Investment and investor-state dispute settlement
Investment and investor-state dispute settlement (ISDS) – the granting of legal rights to private investors to sue governments for alleged violations of the TTIP - is the issue that has received the most attention and criticisms of all the contentious areas. For that reason the European Commission decided to launch a public consultation on investment protection and investor-state dispute settlement (ISDS) in the end of March. The deadline for submission will be on 6 July 2014. The consultation is accompanied by a consultation notice, consultation document and privacy statement. ETUCE welcomes the public consultation and encourage all member organisations to contribute to the consultation. The European Commission's aim with the consultation is to convince critical voices of the necessity to include ISDS in the TTIP by suggesting some modifications to the model. Shortly after launching the public consultation the European Commission announced that it is planning to fund a new international transparency database for ISDS. The European Commission thereby made the case that such a database will increase transparency and accessibility to the public as part of the new UN transparency rules on ISDS. Criticisms are not only coming from trade unions and civil society, but also from the member states.
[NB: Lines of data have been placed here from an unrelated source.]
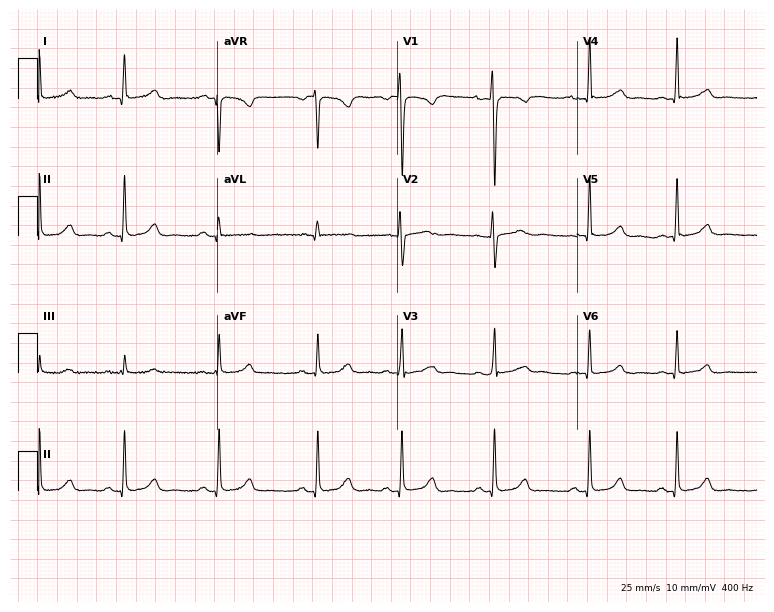
Standard 12-lead ECG recorded from a woman, 32 years old. Read as a normal ECG.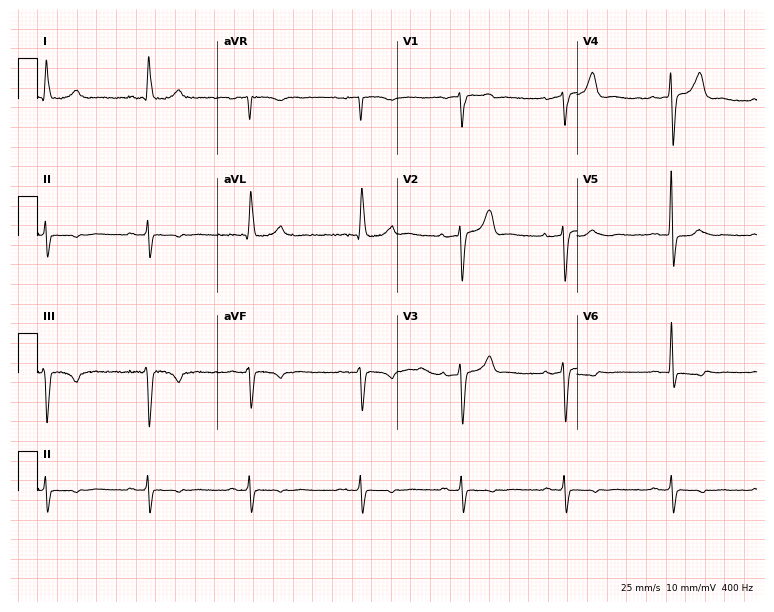
Standard 12-lead ECG recorded from a female, 81 years old (7.3-second recording at 400 Hz). None of these six findings is recorded: first-degree AV block, right bundle branch block, left bundle branch block, sinus bradycardia, atrial fibrillation, sinus tachycardia. Only these six findings were labelled.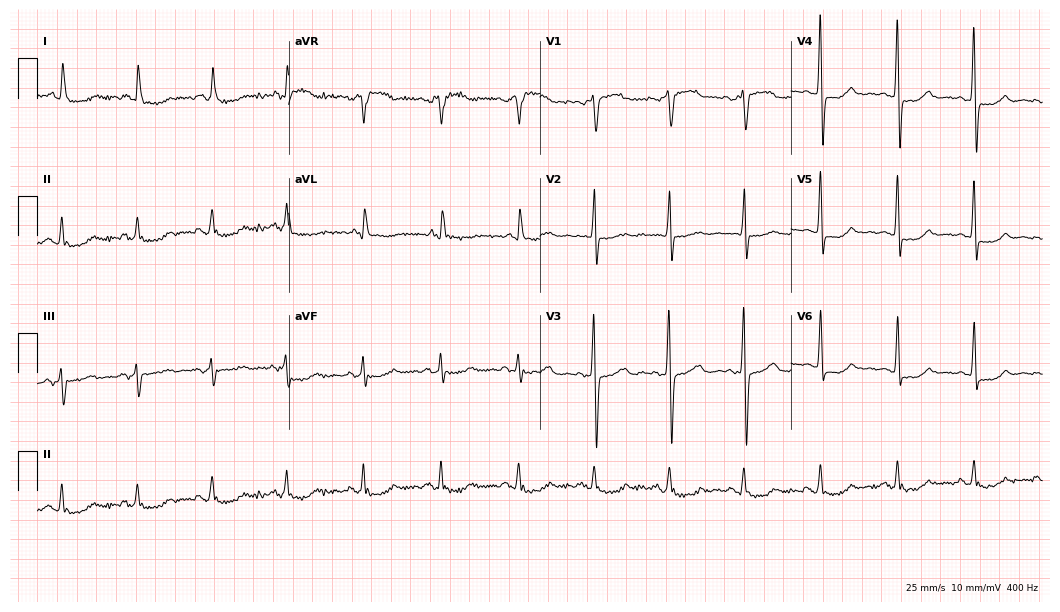
12-lead ECG from a 58-year-old woman. No first-degree AV block, right bundle branch block, left bundle branch block, sinus bradycardia, atrial fibrillation or sinus tachycardia recorded for this tracing. Other findings, if any, are not listed.

Both France and Germany have called for dropping the ISDS mechanism pointing out that there is no need for such a mechanism between the EU and US as national courts provide sufficient legal protection. ISDS provisions are controversial as they enable foreign investors to directly sue states before arbitration panels which have a narrow mandate. As a result, foreign investors are given legal rights to challenge any regulatory or policy measure of the host-state it feels violates its rights to access a market or diminish the value of their investments. It will likely result in a policy chill because of the extraordinary cost of defending ISDS cases, which on average is between $500,000 and $1 million. Previous ISDS cases raise serious concerns both about the ability of states to maintain domestic regulatory space, but also about the accountability of foreign investors for damage caused by investment operations.
The way forward
The ETUCE Committee adopted the ETUCE Statement on the Transatlantic Trade and Investment Partnership on 15 April 2014. The statement demands that education is entirely excluded from the TTIP negotiations. It is central to get this message broadly across the EU. ETUCE has therefore asked all member organisations in the EU to approach their national governments to ensure that education is entirely excluded from the negotiations on the Transatlantic Trade and Investment Partnership (TTIP).